Economic data is surprising and economic growth, at least according to this relative reliable model, remains robust. Markets are catching on that the myopic focus on labour market indicator may not be the best strategy, potentially missing the broader signal through the noise. Yes, it’s still very important, but it is a lagging indicator to changes in the real economy.

Fed rate cut wagers starting to unwind 

While still aggressive relative to the current resilient picture, it comes as no surprise that traders are scaling back the degree of Fed rate cuts we’re likely to see, stripping around 10 and 25 basis points out respectively by the end of this year and next.

US 2Y note futures warn of growing upside risks for yields 

The move in Fed funds futures is also impacting moves in US Treasuries further out the curve with two-year note futures reversing lower to test uptrend support after delivering a key bearish reversal on Monday. As one of the most liquid futures contracts globally, not just in rates, it would be unwise to dismiss the signals from this market.

If we were to see this uptrend broken, it could see the contract move down to test 103*33, a level where the important 50-day moving average and horizontal support intersect. If that were to give way, we could really see an unwind, pushing shorter-dated yields noticeable higher. We’ll have to wait for the price signal, but given the momentum we’re starting to see, the probability of such a move is increasing.

Friday’s US payrolls report therefore looms large, providing the type of event that could easily reshape the rates narrative for broader financial markets.

DXY breaking out 

Ahead of that key risk event, the US dollar index is already breaking out, smashing through the downtrend dating back to July after doing away with minor horizontal resistance at 101.228.

If the DXY were able to break downtrend resistance around 101.70, the 50-day moving average is the last real topside level until 102.35 where former horizontal and uptrend intersect.
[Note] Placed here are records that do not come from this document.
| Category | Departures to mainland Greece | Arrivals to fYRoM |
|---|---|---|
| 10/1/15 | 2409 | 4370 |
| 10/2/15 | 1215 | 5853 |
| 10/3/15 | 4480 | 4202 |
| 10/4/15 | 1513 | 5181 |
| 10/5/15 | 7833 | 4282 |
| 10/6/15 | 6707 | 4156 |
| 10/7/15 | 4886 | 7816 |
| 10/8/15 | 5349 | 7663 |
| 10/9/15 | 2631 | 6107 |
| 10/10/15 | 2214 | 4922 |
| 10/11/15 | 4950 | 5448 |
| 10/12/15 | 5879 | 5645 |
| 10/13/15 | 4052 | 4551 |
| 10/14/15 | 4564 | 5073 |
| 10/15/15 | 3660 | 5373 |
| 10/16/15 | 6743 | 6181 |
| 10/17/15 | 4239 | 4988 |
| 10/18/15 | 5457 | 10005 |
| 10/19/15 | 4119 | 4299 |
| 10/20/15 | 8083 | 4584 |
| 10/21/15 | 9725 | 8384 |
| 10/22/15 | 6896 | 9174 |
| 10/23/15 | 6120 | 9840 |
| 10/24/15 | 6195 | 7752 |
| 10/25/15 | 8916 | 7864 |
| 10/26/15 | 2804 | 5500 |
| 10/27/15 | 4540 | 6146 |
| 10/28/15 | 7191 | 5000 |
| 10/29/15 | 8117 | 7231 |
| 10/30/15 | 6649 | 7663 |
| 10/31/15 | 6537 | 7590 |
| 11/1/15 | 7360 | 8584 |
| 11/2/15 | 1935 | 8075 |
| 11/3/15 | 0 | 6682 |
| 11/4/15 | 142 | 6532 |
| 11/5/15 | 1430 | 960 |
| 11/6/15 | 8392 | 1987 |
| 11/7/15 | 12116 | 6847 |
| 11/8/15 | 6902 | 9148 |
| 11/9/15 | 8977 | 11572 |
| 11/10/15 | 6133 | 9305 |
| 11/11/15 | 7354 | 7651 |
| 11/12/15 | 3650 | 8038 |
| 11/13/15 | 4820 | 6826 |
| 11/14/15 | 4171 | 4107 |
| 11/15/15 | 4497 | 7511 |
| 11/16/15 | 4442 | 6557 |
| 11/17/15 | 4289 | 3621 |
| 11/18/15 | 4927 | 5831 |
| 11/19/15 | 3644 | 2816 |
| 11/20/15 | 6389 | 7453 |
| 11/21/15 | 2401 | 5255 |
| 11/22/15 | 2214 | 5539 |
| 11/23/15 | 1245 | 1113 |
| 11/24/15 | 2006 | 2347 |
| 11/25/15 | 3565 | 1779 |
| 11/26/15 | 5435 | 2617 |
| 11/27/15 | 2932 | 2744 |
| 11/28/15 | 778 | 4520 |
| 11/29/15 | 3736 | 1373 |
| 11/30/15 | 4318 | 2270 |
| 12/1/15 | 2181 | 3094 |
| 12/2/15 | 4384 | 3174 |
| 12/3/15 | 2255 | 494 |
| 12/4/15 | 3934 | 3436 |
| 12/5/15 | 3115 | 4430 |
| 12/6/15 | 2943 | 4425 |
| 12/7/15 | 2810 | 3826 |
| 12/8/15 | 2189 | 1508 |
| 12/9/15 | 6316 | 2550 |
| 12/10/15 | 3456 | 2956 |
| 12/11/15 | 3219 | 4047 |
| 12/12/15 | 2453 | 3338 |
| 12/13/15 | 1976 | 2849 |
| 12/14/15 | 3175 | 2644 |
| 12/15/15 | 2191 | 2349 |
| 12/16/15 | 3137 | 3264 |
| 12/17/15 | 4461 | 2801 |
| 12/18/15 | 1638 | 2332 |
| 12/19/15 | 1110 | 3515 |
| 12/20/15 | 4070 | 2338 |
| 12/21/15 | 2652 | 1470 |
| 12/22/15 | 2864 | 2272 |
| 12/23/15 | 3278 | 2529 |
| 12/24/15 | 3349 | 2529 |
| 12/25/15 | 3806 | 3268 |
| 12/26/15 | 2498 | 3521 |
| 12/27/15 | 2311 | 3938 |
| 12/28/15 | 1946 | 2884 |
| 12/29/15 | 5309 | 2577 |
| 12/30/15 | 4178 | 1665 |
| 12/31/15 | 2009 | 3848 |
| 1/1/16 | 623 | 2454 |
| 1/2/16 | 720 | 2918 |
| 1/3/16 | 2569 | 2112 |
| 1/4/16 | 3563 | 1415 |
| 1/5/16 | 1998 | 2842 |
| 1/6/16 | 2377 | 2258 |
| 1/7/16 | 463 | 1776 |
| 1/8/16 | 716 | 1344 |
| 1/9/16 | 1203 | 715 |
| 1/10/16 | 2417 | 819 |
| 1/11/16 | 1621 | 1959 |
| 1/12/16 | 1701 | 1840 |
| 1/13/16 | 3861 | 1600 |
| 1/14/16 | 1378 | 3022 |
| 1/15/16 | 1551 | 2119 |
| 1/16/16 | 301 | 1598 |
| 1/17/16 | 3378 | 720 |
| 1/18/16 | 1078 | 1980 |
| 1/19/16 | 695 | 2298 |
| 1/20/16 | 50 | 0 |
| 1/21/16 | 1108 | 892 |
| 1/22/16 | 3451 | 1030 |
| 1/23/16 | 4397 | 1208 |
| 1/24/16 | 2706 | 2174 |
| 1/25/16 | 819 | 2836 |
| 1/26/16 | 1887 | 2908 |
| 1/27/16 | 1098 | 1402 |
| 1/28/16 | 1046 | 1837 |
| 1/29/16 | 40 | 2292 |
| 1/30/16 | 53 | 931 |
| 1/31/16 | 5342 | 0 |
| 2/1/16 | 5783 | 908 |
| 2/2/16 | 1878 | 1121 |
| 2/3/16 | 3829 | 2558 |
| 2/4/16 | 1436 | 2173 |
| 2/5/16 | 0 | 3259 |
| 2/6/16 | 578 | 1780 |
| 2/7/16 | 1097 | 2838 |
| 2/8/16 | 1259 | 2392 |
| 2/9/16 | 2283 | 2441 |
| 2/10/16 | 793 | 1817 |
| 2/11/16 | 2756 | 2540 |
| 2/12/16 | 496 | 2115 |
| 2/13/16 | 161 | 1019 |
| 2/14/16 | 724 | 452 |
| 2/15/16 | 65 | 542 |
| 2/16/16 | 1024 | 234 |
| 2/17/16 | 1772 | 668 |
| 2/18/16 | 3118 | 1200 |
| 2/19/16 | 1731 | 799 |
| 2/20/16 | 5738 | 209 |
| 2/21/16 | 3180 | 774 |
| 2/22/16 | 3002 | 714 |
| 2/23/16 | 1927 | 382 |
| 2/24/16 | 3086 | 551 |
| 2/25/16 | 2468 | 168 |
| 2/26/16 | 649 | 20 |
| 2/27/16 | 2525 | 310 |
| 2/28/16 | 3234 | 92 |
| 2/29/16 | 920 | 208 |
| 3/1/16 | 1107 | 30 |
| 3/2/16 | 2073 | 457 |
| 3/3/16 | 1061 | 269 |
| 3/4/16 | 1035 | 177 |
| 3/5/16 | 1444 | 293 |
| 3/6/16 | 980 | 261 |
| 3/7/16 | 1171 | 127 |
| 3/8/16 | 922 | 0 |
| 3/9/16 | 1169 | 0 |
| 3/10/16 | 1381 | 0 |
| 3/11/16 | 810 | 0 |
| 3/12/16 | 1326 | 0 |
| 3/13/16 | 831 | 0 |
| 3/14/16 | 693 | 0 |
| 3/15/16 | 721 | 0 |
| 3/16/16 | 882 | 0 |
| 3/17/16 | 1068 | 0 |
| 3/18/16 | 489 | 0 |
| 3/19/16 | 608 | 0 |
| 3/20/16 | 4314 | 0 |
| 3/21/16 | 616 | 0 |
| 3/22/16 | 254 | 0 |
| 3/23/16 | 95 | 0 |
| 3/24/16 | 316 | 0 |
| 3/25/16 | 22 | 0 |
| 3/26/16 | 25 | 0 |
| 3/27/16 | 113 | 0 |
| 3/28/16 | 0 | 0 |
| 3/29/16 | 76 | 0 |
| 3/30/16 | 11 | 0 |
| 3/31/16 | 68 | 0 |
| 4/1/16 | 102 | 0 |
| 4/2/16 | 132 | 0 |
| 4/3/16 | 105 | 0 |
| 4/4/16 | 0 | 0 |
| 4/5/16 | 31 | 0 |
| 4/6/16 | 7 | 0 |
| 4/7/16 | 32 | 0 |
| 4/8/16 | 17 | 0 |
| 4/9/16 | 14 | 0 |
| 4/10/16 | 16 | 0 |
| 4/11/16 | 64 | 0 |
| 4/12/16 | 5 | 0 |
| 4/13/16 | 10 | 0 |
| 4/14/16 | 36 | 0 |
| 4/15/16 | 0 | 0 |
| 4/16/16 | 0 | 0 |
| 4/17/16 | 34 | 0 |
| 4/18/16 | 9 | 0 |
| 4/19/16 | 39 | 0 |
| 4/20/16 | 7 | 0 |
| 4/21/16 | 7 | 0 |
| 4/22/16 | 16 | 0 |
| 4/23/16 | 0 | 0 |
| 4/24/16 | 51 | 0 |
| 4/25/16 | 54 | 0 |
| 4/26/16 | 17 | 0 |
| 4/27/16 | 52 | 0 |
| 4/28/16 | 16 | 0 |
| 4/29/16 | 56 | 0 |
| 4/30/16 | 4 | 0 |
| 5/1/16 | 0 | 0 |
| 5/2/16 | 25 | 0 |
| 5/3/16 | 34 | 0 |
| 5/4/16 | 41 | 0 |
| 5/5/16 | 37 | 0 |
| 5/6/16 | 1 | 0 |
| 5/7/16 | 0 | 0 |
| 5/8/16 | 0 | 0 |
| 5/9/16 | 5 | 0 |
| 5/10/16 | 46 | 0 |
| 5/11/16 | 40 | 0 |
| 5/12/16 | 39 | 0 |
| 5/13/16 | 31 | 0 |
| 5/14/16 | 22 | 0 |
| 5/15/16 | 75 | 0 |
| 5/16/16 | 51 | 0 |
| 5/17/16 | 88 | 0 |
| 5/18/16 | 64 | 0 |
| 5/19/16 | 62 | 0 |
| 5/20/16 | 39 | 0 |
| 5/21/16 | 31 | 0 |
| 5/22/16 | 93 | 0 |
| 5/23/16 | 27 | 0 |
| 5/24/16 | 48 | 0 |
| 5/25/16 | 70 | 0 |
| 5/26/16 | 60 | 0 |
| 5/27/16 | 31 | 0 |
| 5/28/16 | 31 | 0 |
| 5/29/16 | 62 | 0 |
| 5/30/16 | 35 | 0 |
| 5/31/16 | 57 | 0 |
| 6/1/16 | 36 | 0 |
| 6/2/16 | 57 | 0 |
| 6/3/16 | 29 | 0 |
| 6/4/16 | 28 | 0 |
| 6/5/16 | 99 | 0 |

After the breakout, a retest of the 50DMA looks increasingly likely.

EUR/USD looks vulnerable to deeper pullback

For the largest constituent in the DXY, the EUR, a resurgent dollar may deliver a significant retracement, especially given renewed signs of economic divergence.

The downside risk flagged for EUR/USD in an earlier note this week materialised over recent days, with the break of the rising wedge facilitating a move down to the intersection of the 50-day moving average and horizontal support around 1.1050.

With momentum indicators generating bearish signals, selling rallies and breaks remains the preferred strategy near-term. On the downside, 1.1002 is the first level of note, with the uptrend running from June and downtrend established in July 2023 the next after that.

USD/JPY bullish reversal gathers pace

USD/JPY is recovering lost ground as US rate cut bets are pared, provided an additional tailwind on Wednesday as new Japanese Prime Minister Ishiba suggested now was not the environment where the Bank of Japan should be contemplating raising interest rates again, delivering a huge bullish bar on the daily chart to break above the key 50-day moving average. Having done away with that level, it may now be difficult for the price to reverse back lower without another big increase in US rate cut bets.

Those considering longs could use the 50DMA for protection, using it as a location to place stops below. If the price manages to punch through resistance just above 147, it could facilitate a run towards 149.70 or higher. Momentum is with the bulls, favouring buying dips and breaks rather than selling rallies.

AUD/USD looking heavy 

While arguably not a vulnerable to a resurgent US dollar as long as sentiment towards the Chinese economy remains buoyant, AUD/USD is also feeling the impact of the reduction in Fed rate cut bets, easing lower after being rejected at long-running downtrend resistance earlier this week.

The long topside wicks and break of the uptrend dating back to early September warn of near-term downside risks, especially with momentum indicators such as RSI (14) and MACD either trending or threatening to turn lower.

On the downside, .6824 may be targeted with the intersection of former downtrend and horizontal resistance. If that were to go, we’re looking at a flush towards .6733 and the 50-day moving average.